Not all the letter writers are famous. Mallon is taken with the tragic, unconsummated love story of a British couple whose courtly World War II correspondence is found and published by the woman’s son after her death, some 60 years after she lost the man who preceded her son’s father in her affections. The letters from a blind tailor trying to persuade a blind seamstress to marry him and emigrate to America result in the unavoidable observation that sometimes love really is blind, and a clearly irresistible pun: “the lovestruck tailor is pressing two suits at once.”

Advertisement

In addition to his penchant for vibrant language, Mallon is interested in the arcs that emerge in long-term correspondences. As a result, “Yours Ever” is not just an appreciation of a moribund art, but a collection of often fascinating mini-biographies. The most gripping spring from the urgency of wartime or prison -- such as the moving saga of Chinese dissident Wei Jingsheng, the publication of whose letters from prison eventually helped secure his release.

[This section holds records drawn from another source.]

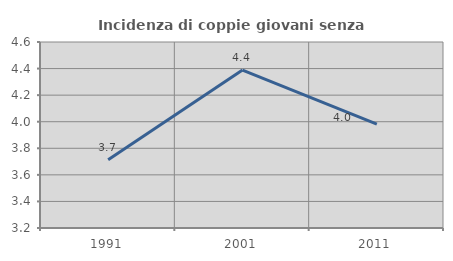
| Category | Incidenza di coppie giovani senza figli |
|---|---|
| 1991.0 | 3.714 |
| 2001.0 | 4.389 |
| 2011.0 | 3.982 |
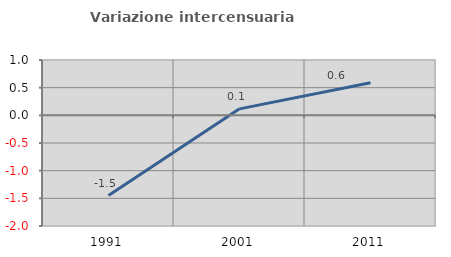
| Category | Variazione intercensuaria annua |
|---|---|
| 1991.0 | -1.45 |
| 2001.0 | 0.117 |
| 2011.0 | 0.587 |
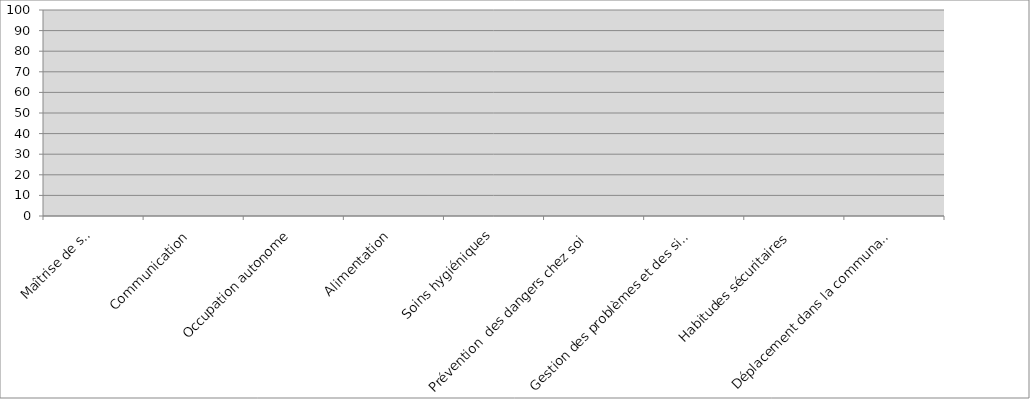
| Category | Series 2 |
|---|---|
| Maîtrise de soi | 0 |
| Communication | 0 |
| Occupation autonome | 0 |
| Alimentation | 0 |
| Soins hygiéniques | 0 |
| Prévention  des dangers chez soi | 0 |
| Gestion des problèmes et des situations  urgentes | 0 |
| Habitudes sécuritaires | 0 |
| Déplacement dans la communauté | 0 |
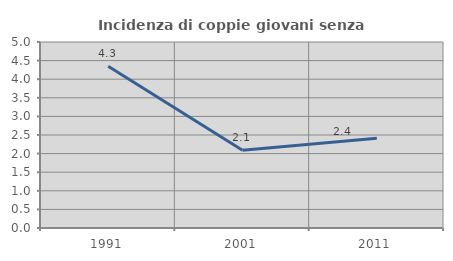
| Category | Incidenza di coppie giovani senza figli |
|---|---|
| 1991.0 | 4.348 |
| 2001.0 | 2.092 |
| 2011.0 | 2.41 |
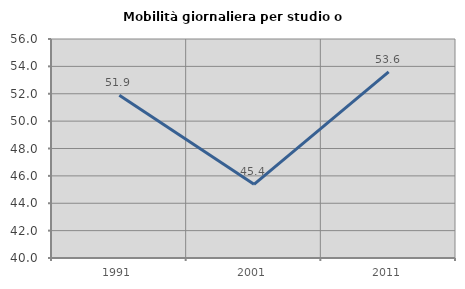
| Category | Mobilità giornaliera per studio o lavoro |
|---|---|
| 1991.0 | 51.898 |
| 2001.0 | 45.384 |
| 2011.0 | 53.6 |
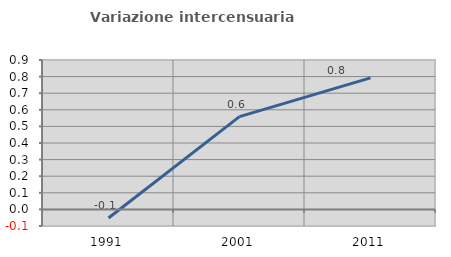
| Category | Variazione intercensuaria annua |
|---|---|
| 1991.0 | -0.052 |
| 2001.0 | 0.559 |
| 2011.0 | 0.792 |
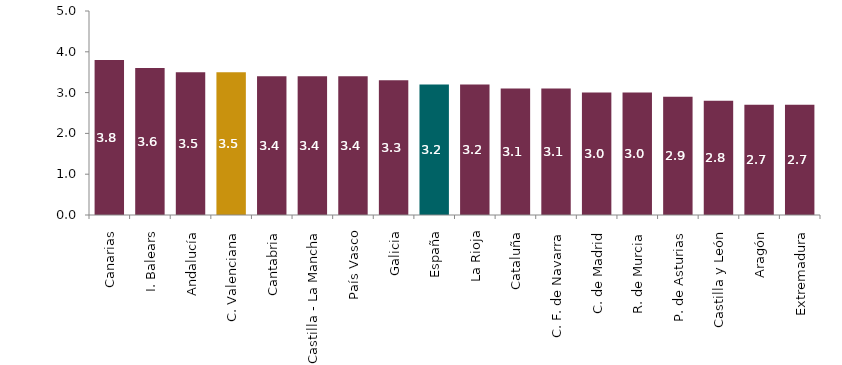
| Category | Series 0 |
|---|---|
| Canarias | 3.8 |
| I. Balears | 3.6 |
| Andalucía | 3.5 |
| C. Valenciana | 3.5 |
| Cantabria | 3.4 |
| Castilla - La Mancha | 3.4 |
| País Vasco | 3.4 |
| Galicia | 3.3 |
| España | 3.2 |
| La Rioja | 3.2 |
| Cataluña | 3.1 |
| C. F. de Navarra | 3.1 |
| C. de Madrid | 3 |
| R. de Murcia | 3 |
| P. de Asturias | 2.9 |
| Castilla y León | 2.8 |
| Aragón | 2.7 |
| Extremadura | 2.7 |

Mallon’s “belief that it’s better to convey enthusiasm than obligation” limits his selection. Still, it’s curious that he makes no mention of a prevalent predilection in letter writing: the postscript. Although he mentions suicide notes, deathbed farewells and bequests do not appear in “Yours Ever.”

However, these are small quibbles. Not all the letters he cites are compelling. But Mallon is an ideal guide on this whirlwind tour, and he wisely limits quotes to a few trenchant lines rather than blocks of epistolary prose. “Yours Ever” puts the belle back in belles-lettres.

Yours ever,

Heller McAlpin

::

Dear Mr. Mallon:

So, what’s next? “And Then I . . . : People and Their Blogs”? “Reply All: People and Their E-mails”? “140 Characters: Twitterers and Their Tweets”? Can’t wait.

Yours ever,

H. McA.

McAlpin reviews books for NPR.org and the Christian Science Monitor, among other publications.